Problem statement: Retype every line from the start of the data down to and including the line with "230 | 548 | 33 |". Skip the pictures.

Records for this exercise:
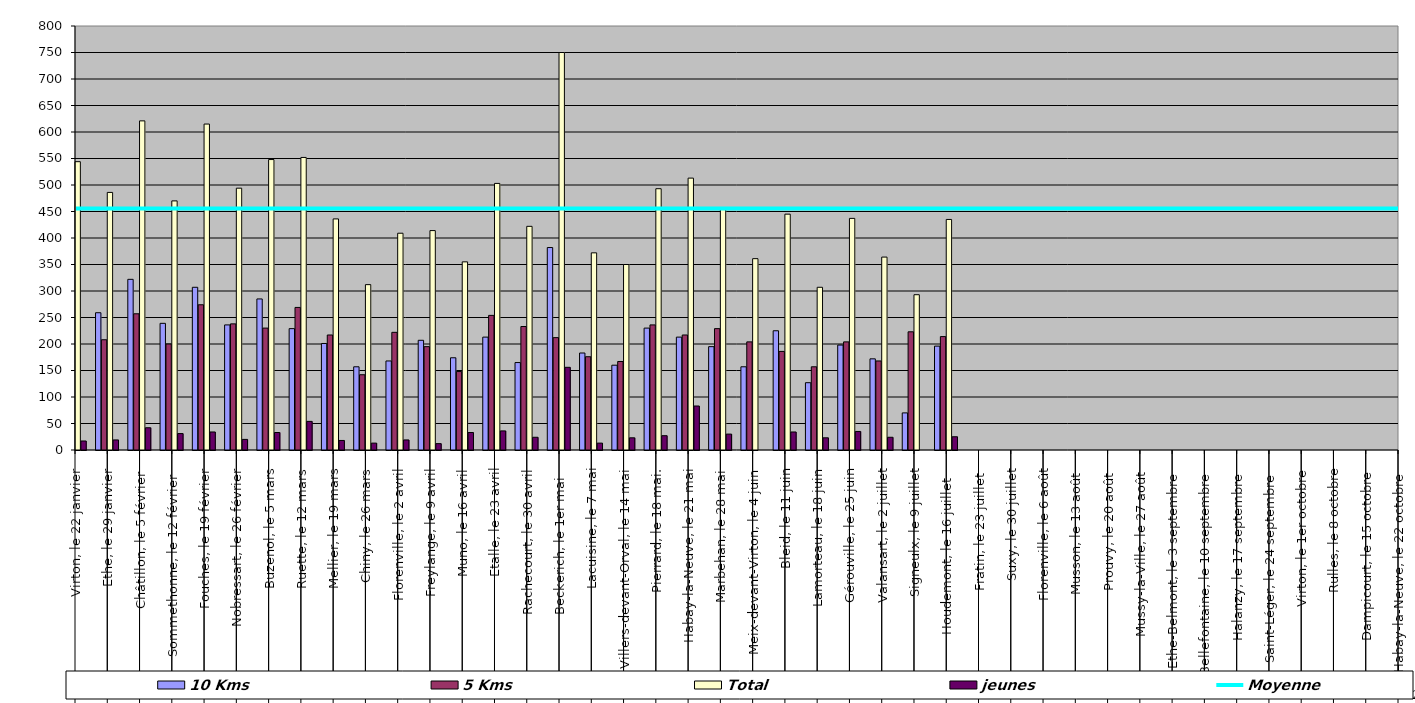
| Category | 10 Kms | 5 Kms | Total | jeunes |
|---|---|---|---|---|
| 0 | 296 | 231 | 544 | 17 |
| 1 | 259 | 208 | 486 | 19 |
| 2 | 322 | 257 | 621 | 42 |
| 3 | 239 | 200 | 470 | 31 |
| 4 | 307 | 274 | 615 | 34 |
| 5 | 236 | 238 | 494 | 20 |
| 6 | 285 | 230 | 548 | 33 |
| 7 | 229 | 269 | 552 | 54 |
| 8 | 201 | 217 | 436 | 18 |
| 9 | 157 | 142 | 312 | 13 |
| 10 | 168 | 222 | 409 | 19 |
| 11 | 207 | 195 | 414 | 12 |
| 12 | 174 | 148 | 355 | 33 |
| 13 | 213 | 254 | 503 | 36 |
| 14 | 165 | 233 | 422 | 24 |
| 15 | 382 | 212 | 750 | 156 |
| 16 | 183 | 176 | 372 | 13 |
| 17 | 160 | 167 | 350 | 23 |
| 18 | 230 | 236 | 493 | 27 |
| 19 | 213 | 217 | 513 | 83 |
| 20 | 195 | 229 | 454 | 30 |
| 21 | 157 | 204 | 361 | 0 |
| 22 | 225 | 186 | 445 | 34 |
| 23 | 127 | 157 | 307 | 23 |
| 24 | 198 | 204 | 437 | 35 |
| 25 | 172 | 168 | 364 | 24 |
| 26 | 70 | 223 | 293 | 0 |
| 27 | 196 | 214 | 435 | 25 |
| 28 | 0 | 0 | 0 | 0 |
| 29 | 0 | 0 | 0 | 0 |
| 30 | 0 | 0 | 0 | 0 |
| 31 | 0 | 0 | 0 | 0 |
| 32 | 0 | 0 | 0 | 0 |
| 33 | 0 | 0 | 0 | 0 |
| 34 | 0 | 0 | 0 | 0 |
| 35 | 0 | 0 | 0 | 0 |
| 36 | 0 | 0 | 0 | 0 |
| 37 | 0 | 0 | 0 | 0 |
| 38 | 0 | 0 | 0 | 0 |
| 39 | 0 | 0 | 0 | 0 |
| 40 | 0 | 0 | 0 | 0 |
| 41 | 0 | 0 | 0 | 0 |

Reply to the exercise:
| Category | 10 Kms | 5 Kms | Total | jeunes |
|---|---|---|---|---|
| 0 | 296 | 231 | 544 | 17 |
| 1 | 259 | 208 | 486 | 19 |
| 2 | 322 | 257 | 621 | 42 |
| 3 | 239 | 200 | 470 | 31 |
| 4 | 307 | 274 | 615 | 34 |
| 5 | 236 | 238 | 494 | 20 |
| 6 | 285 | 230 | 548 | 33 |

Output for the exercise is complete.